We have currently consumed 1, still have 151 left to match, and are on the (?!4|.*5) portion of the regex. Here, 4 is obviously non-existant in our string so it is not going to match, so let's look at .*5 again.
.*5 will match a portion of 151 since .* will consume the first 1, and the 5 will finish off by matching 5. This should also be obvious if you know regex.
So we've made a match in a negative look-ahead again, which is bad... so we step back again. We have no more integers to attempt to match with [0-3], and since you can't match 0 integers with a +, the entire string fails to match the regular expression.

1141 matches because the the regular expression engine can backtrack from matching 11 with the [0-3]+ to just matching the first 1, leaving the remaining numbers to be matched by the [0-9]+.
As the next character after the first 1 is 1 and not 4, the negative look-ahead, which only looks at the next character, does not prevent the match.
The 1151 does not match because the negative look-ahead with the added .* prevents it.
With the added .* put before the 5 the look-ahead now means 'don't match if the next character is 4, or after any number of any characters the next character is 5' (ignoring newlines).
So even if the engine backtracks to make [0-3]+ match just the first 1 of 1151, there is still a 5 ahead in the string, so a match is prevented.
Remember that look-aheads and look-behinds are zero-width.

If you want it to match 4 or 5 the best option would be
/^[0-3]+[45][0-9]+$/
but without a better explaination of what it's supposed to do it's hard to suggest anything more than that...

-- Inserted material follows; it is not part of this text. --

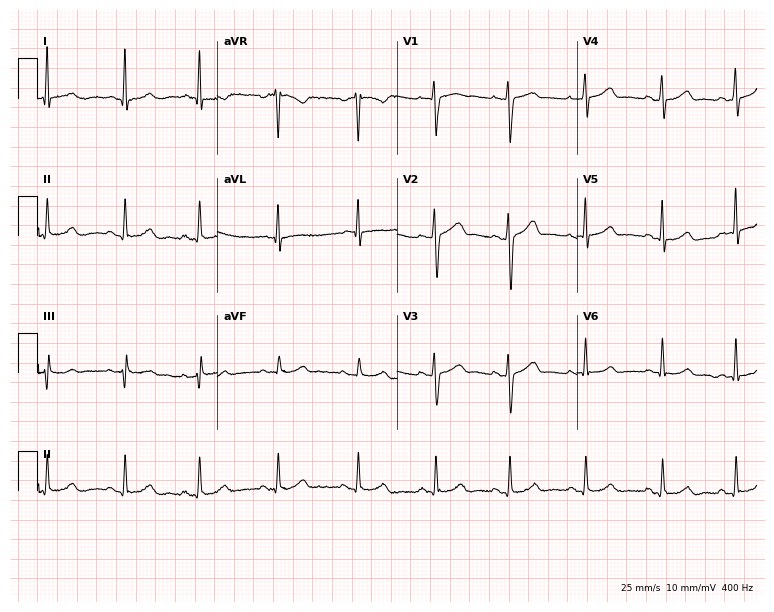
ECG — a 37-year-old woman. Labelled as a normal ECG.

What regex flavour is that?
/^([0-3]+)(?!4|.*5)[0-9]+$/
Honestly the only way I would see it match 1141 and not 1151 is if the highlighted part of the regex would be evaluated as NOT 4 or .* followed by 5. If it was that case then the regex engine would fail to find a match for 1141 as it would match the 4 but would miss the 5 to make the inner match complete.
However, usually the alternation would be understood as 4 or .*5 - which is still not equivalent to 4 or 5, because the expression .* can prove quite powerful in case when the engine wants to make a match work.
What are you testing the expression in?